Дебаты в правительстве продолжились. 28 февраля (11 марта) королева выступила и сказала, что нельзя допустить развитие событий до раскола в стране и тогда короля придётся выбирать, как это было уже однажды в прошлом. К тому же выбор наследника сейчас никоим образом не воспрепятствует её браку с ним, а скорее наоборот, будет ему способствовать.

Это, конечно, была грубая ложь, но теперь все средства для Кристины были хороши. Впрочем, она тут же оговорилась: «Но никто не заставит меня выйти замуж — ни на небесах, ни на земле». Выборы наследника, добавила она, откладывать не следует: «Мы не должны принимать во внимание моё высокое положение или мои собственные интересы, так же как не должны думать о пользе Карла, нашим высшим законом должна быть только безопасность отечества». Здесь она, очевидно, говорила вполне искренно.
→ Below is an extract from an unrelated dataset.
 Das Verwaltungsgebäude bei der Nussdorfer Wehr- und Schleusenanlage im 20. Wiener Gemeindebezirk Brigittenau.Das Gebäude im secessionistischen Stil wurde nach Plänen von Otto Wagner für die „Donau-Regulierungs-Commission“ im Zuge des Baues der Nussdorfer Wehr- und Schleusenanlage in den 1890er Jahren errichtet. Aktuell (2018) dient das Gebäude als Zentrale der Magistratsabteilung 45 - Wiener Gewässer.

Закончила она свою речь следующими словами: «Позаботьтесь принять решение здесь и сейчас, чтобы не сожалеть об этом в будущем; решайте категорично и основательно, так чтобы можно было предстать с чистой совестью и перед Богом, и перед потомками, и не примешивайте сюда другие дела, как вопрос о замужестве; о нём вы получите от меня подробный отчёт после коронации».

Речь, произнесённая по всем правилам риторического искусства, на дворян впечатления не произвела. С места поднялся генерал Л. Торстенссон и стал говорить, что если Кристина не выйдет замуж за Карла Густава, то испортит тем самым его жизнь и карьеру. Королева спокойно возразила, что не верит тому, что мужчина любит в жизни только один раз. К тому же, добавила она с ироничной улыбкой на устах, шведская «корона тоже очень красивая девушка, а когда он станет моим наследником, то может жениться на короне».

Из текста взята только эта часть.